Extreme environments have fascinated people for a long time. Ecologists have been particularly interested in how life adapts to conditions that are very dry, cold, salty, toxic or otherwise inimical to homeostasis. Thus a predominant perspective on the distribution and abundance of life in extreme abiotic conditions is that it is controlled by appropriate adaptations and much less by interactions among the tough organisms that can live at the edge. For example, biodiversity in extreme environments would seem more likely to be regulated by how many taxa can evolve tolerance than by the exclusion of weak competitors. But in the last 20 yr other ideas have emerged. Among these is the perspective that in extreme environments cooperative, or facilitative, interactions among species and individual organisms become more important (Bertness & Callaway 1994; Anthelme & Michalet 2009). One line of support for this comes from a number of studies in arctic and alpine ecosystems, which have explored shifts in the nature of interactions among vascular plants. These studies show that competitive interactions are stronger or more frequent in higher productivity systems at lower elevations, and that they shift towards facilitative interactions in more abiotically stressful conditions at higher elevations (Callaway et al. 2002; Fajardo et al. 2008; Cavieres & Badano 2009; Yang et al. 2010; McIntire & Fajardo 2011; Cranston et al. 2012; Butterfield et al. 2013; but see Cavieres et al. 2006).

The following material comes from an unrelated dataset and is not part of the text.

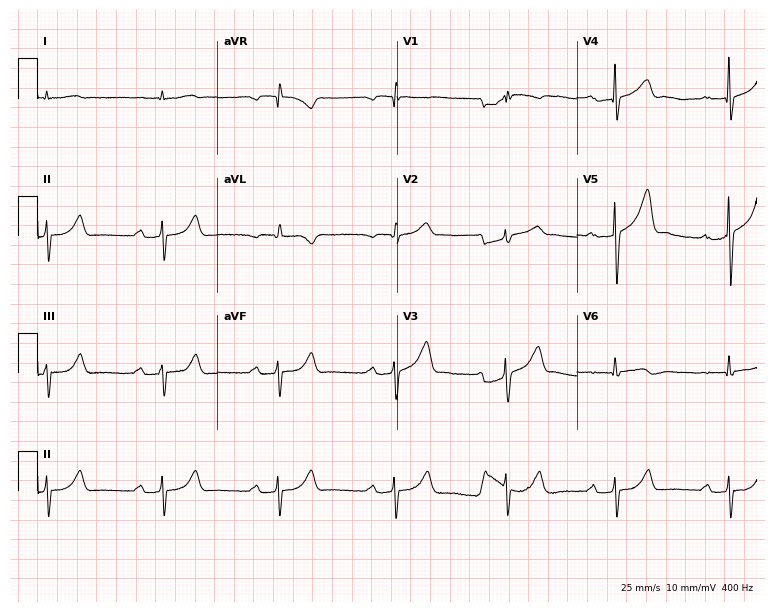
12-lead ECG (7.3-second recording at 400 Hz) from a female patient, 75 years old. Findings include first-degree AV block.

This body of work has been substantially extended by a paper in a recent issue of the Journal of Vegetation Science (2013) from Marco Molina-Montenegro and a group of his Chilean colleagues who take the study of inter-specific interactions in extreme conditions to a new extreme by exploring interactions among mosses and lichens in northern Antarctica. Antarctic environments are among the most stressful on Earth for plants, possessing only two native vascular plant species, and so Molina-Montenegro et al. (2013) focused on mosses and lichens, taxa that are often associated with conditions too harsh for vascular plants. They observed that one widespread, abundant and large lichen species, Usnea antarctica, formed a ‘cushion’ morphology similar to that of many species of alpine vascular plants, and found that of the 14 moss and other lichen species that they sampled, three occurred only within Usnea cushions, and the abundance of six species was highly skewed toward co-occurrence with Usnea. They also found that transplanted Deschampsia antarctica, one of the two native Antarctic species, roughly doubled its rate of survival inside Usnea cushions compared to outside cushions. In other words, some of the most stress-tolerant organisms on Earth still benefitted from the facilitative effects of other species in one of the most stressful places on Earth.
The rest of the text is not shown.